_Exercise prompt:_
Give an exact copy of the data that follows, but none of its pictures.

_The input:_
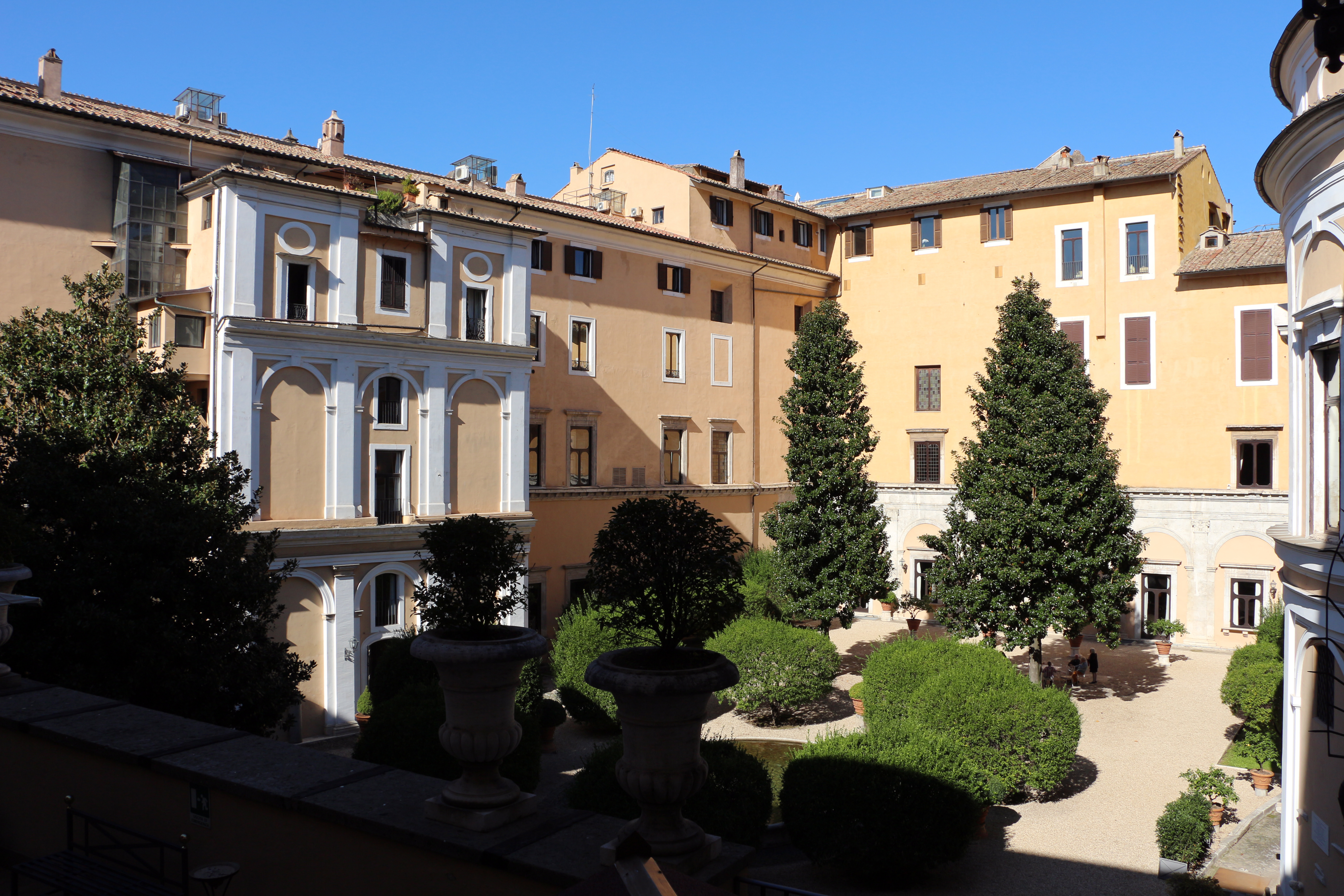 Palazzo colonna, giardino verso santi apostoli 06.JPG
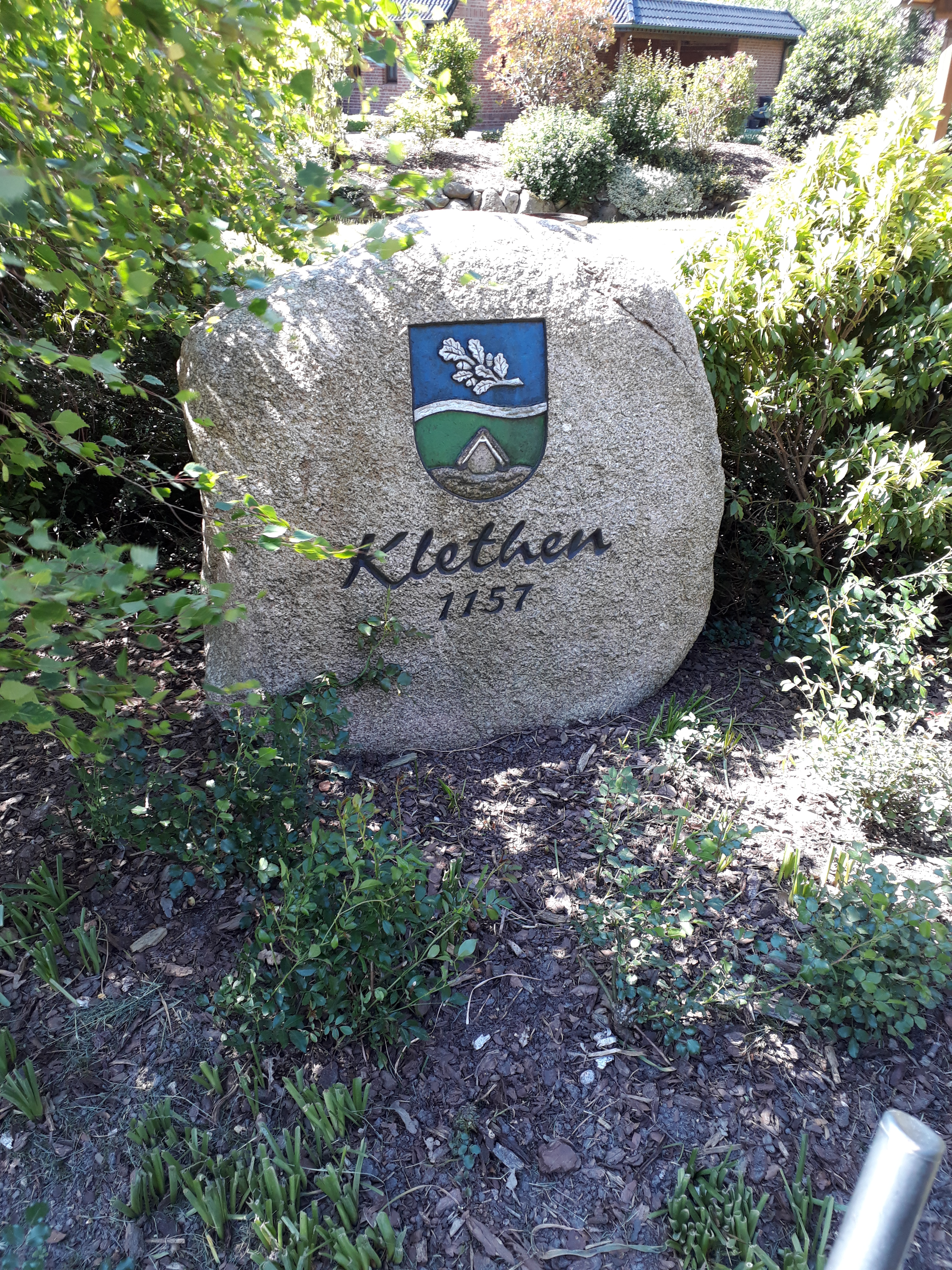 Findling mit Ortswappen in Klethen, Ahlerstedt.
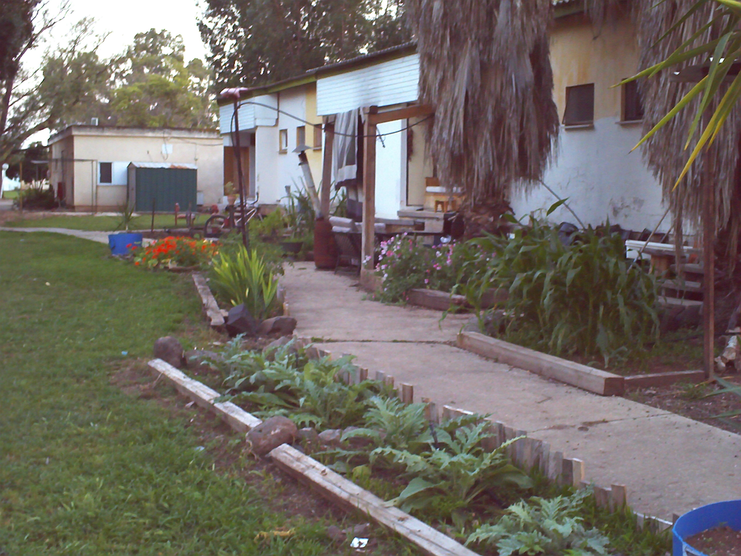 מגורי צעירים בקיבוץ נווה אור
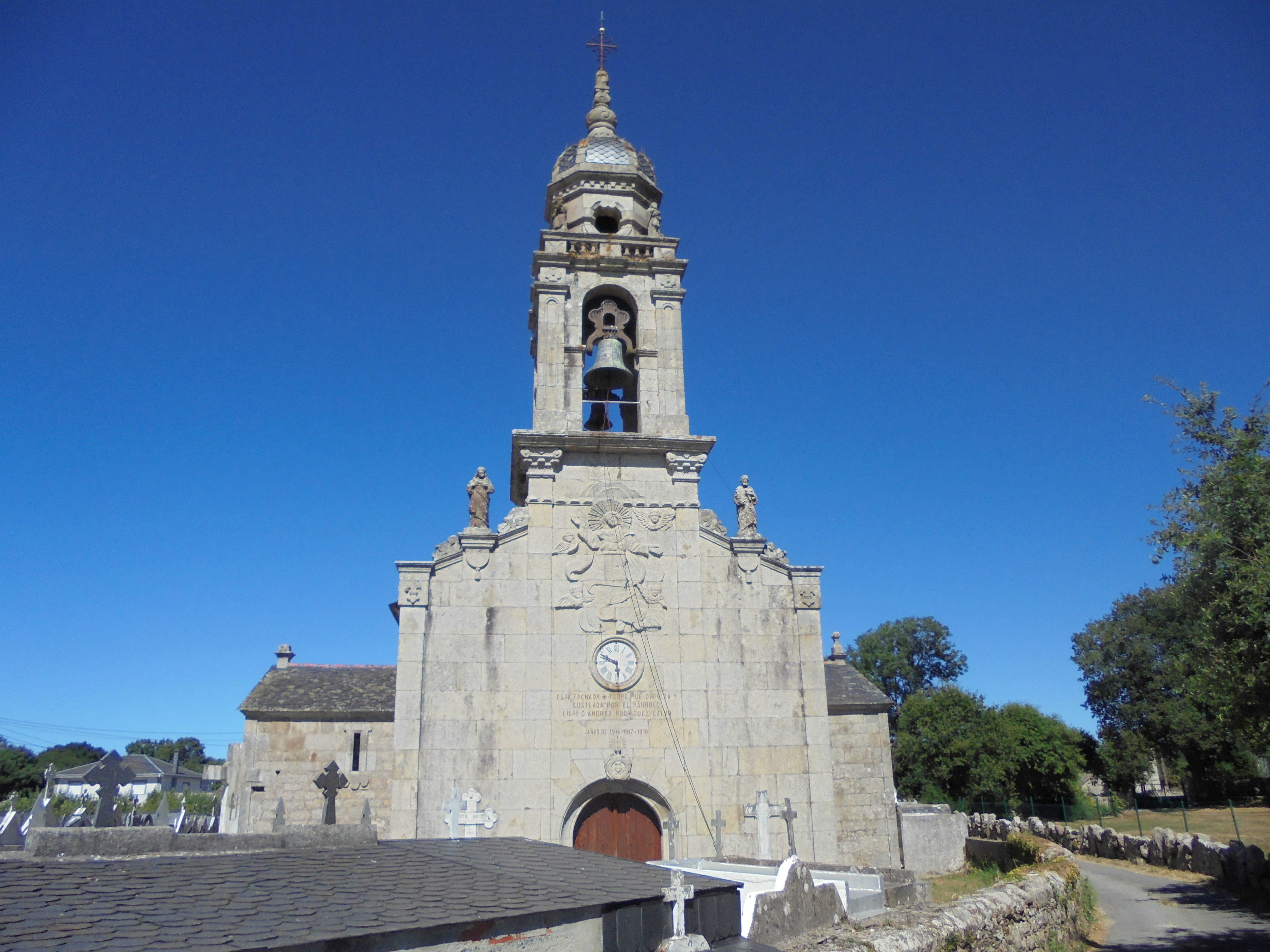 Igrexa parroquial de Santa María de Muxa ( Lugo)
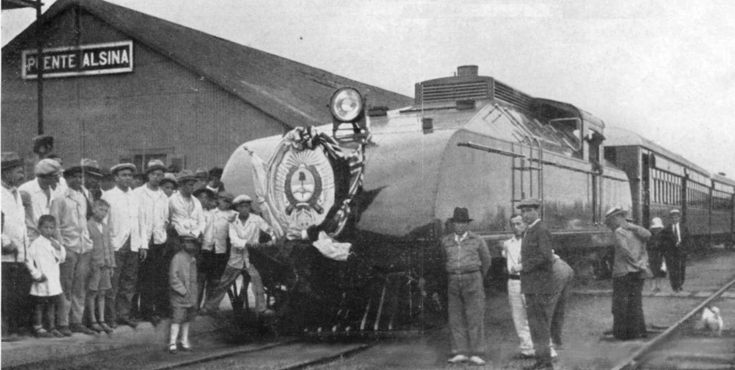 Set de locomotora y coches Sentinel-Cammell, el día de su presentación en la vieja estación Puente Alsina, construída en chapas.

_Task response:_
 Palazzo colonna, giardino verso santi apostoli 06.JPG
 Findling mit Ortswappen in Klethen, Ahlerstedt.
 מגורי צעירים בקיבוץ נווה אור
 Igrexa parroquial de Santa María de Muxa ( Lugo)
 Set de locomotora y coches Sentinel-Cammell, el día de su presentación en la vieja estación Puente Alsina, construída en chapas.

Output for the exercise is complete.